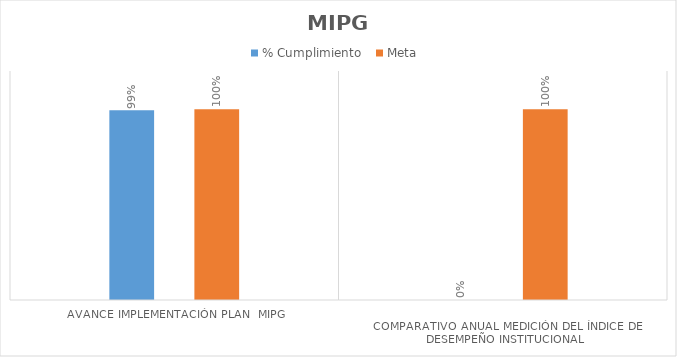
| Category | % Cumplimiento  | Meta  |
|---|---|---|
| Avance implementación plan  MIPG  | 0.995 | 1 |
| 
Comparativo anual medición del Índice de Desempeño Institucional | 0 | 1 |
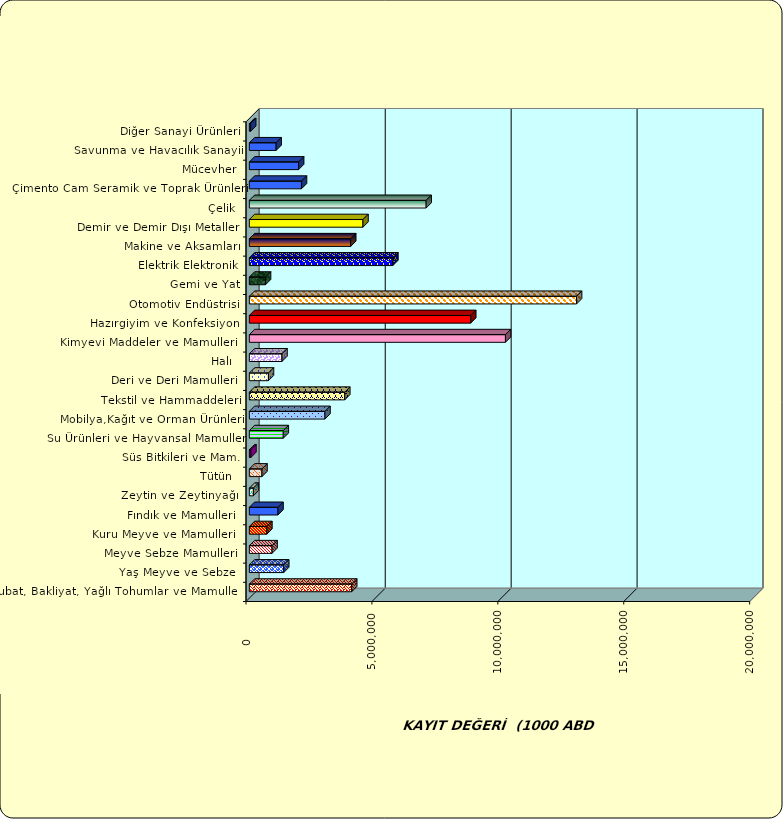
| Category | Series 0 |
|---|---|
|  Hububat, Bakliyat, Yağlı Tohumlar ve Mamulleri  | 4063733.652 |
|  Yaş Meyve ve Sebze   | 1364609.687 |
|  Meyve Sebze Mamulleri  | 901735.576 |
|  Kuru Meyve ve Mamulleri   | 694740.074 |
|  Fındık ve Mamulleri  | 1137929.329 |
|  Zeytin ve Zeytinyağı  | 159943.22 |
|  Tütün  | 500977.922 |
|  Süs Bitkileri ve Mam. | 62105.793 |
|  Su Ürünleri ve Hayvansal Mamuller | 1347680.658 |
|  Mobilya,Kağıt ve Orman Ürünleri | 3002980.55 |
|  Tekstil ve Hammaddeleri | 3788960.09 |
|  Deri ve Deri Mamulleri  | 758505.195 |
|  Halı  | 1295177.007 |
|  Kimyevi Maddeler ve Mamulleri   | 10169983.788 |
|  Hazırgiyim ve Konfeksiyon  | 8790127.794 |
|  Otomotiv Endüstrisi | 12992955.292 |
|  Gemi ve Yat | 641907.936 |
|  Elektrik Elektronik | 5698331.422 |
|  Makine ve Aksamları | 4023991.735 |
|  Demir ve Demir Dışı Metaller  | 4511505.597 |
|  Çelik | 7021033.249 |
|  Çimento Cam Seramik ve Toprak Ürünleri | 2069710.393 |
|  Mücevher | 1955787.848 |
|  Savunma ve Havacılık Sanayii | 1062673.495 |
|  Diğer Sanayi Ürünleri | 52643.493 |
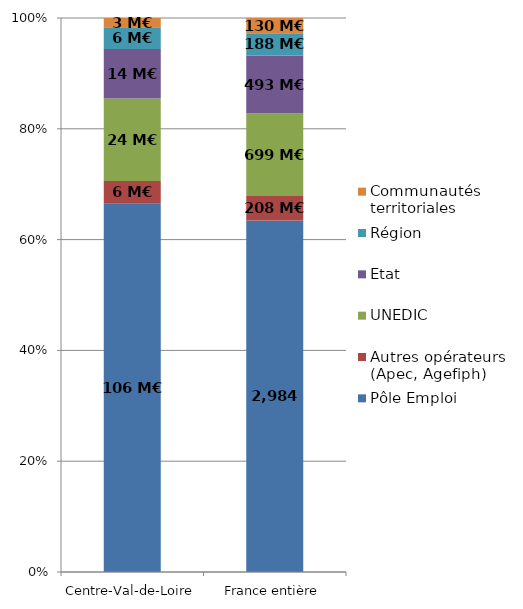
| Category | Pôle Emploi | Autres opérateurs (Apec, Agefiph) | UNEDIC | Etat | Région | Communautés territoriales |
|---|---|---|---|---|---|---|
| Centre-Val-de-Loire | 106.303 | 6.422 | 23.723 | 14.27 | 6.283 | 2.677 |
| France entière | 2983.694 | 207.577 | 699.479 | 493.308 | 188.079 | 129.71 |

=-=-=

EXERCISE DETAILS: What you give back should be exactly the lines of the data above from the line with "Hububat, Bakliyat, Yağlı" through the line with "Hazırgiyim ve Konfeksiyon", both of those included, and nothing more.

SOLUTION TO THIS EXERCISE:
|  Hububat, Bakliyat, Yağlı Tohumlar ve Mamulleri  | 4063733.652 |
|  Yaş Meyve ve Sebze   | 1364609.687 |
|  Meyve Sebze Mamulleri  | 901735.576 |
|  Kuru Meyve ve Mamulleri   | 694740.074 |
|  Fındık ve Mamulleri  | 1137929.329 |
|  Zeytin ve Zeytinyağı  | 159943.22 |
|  Tütün  | 500977.922 |
|  Süs Bitkileri ve Mam. | 62105.793 |
|  Su Ürünleri ve Hayvansal Mamuller | 1347680.658 |
|  Mobilya,Kağıt ve Orman Ürünleri | 3002980.55 |
|  Tekstil ve Hammaddeleri | 3788960.09 |
|  Deri ve Deri Mamulleri  | 758505.195 |
|  Halı  | 1295177.007 |
|  Kimyevi Maddeler ve Mamulleri   | 10169983.788 |
|  Hazırgiyim ve Konfeksiyon  | 8790127.794 |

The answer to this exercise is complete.